From the records below, please print only the lines from the one containing "sample: Cortical neurons" through the one containing "sample: Pancreatic islet", both included. Skip the pictures.

++++++++

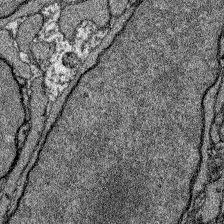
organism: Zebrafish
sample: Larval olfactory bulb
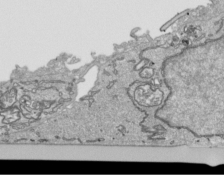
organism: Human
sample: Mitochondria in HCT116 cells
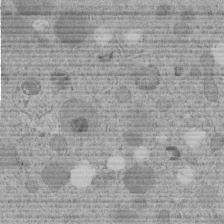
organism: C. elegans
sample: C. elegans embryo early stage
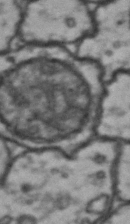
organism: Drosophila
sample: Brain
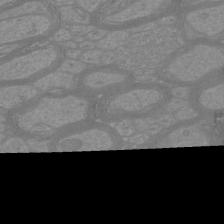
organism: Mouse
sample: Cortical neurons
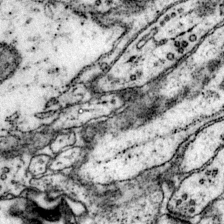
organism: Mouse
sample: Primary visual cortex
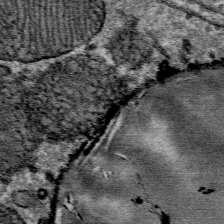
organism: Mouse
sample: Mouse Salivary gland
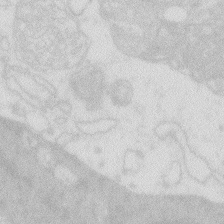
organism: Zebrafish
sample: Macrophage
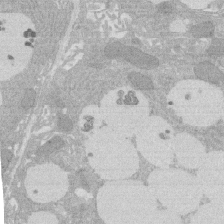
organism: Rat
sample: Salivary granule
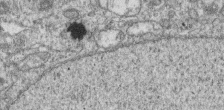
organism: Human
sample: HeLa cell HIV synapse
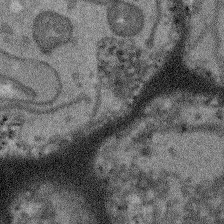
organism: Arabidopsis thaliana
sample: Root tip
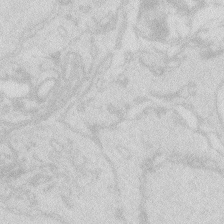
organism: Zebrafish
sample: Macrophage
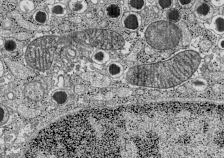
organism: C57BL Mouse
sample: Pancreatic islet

++++++++

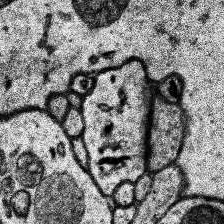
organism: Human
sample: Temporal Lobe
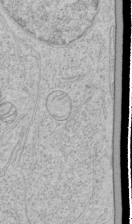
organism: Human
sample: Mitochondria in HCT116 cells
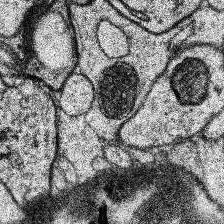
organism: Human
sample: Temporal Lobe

++++++++

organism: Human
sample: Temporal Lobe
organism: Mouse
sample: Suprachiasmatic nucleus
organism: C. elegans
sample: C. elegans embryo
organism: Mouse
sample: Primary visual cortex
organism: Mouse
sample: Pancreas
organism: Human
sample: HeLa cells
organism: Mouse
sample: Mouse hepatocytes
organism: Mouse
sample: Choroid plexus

++++++++

COMPLETED EXERCISE:
sample: Cortical neurons
organism: Mouse
sample: Primary visual cortex
organism: Mouse
sample: Mouse Salivary gland
organism: Zebrafish
sample: Macrophage
organism: Rat
sample: Salivary granule
organism: Human
sample: HeLa cell HIV synapse
organism: Arabidopsis thaliana
sample: Root tip
organism: Zebrafish
sample: Macrophage
organism: C57BL Mouse
sample: Pancreatic islet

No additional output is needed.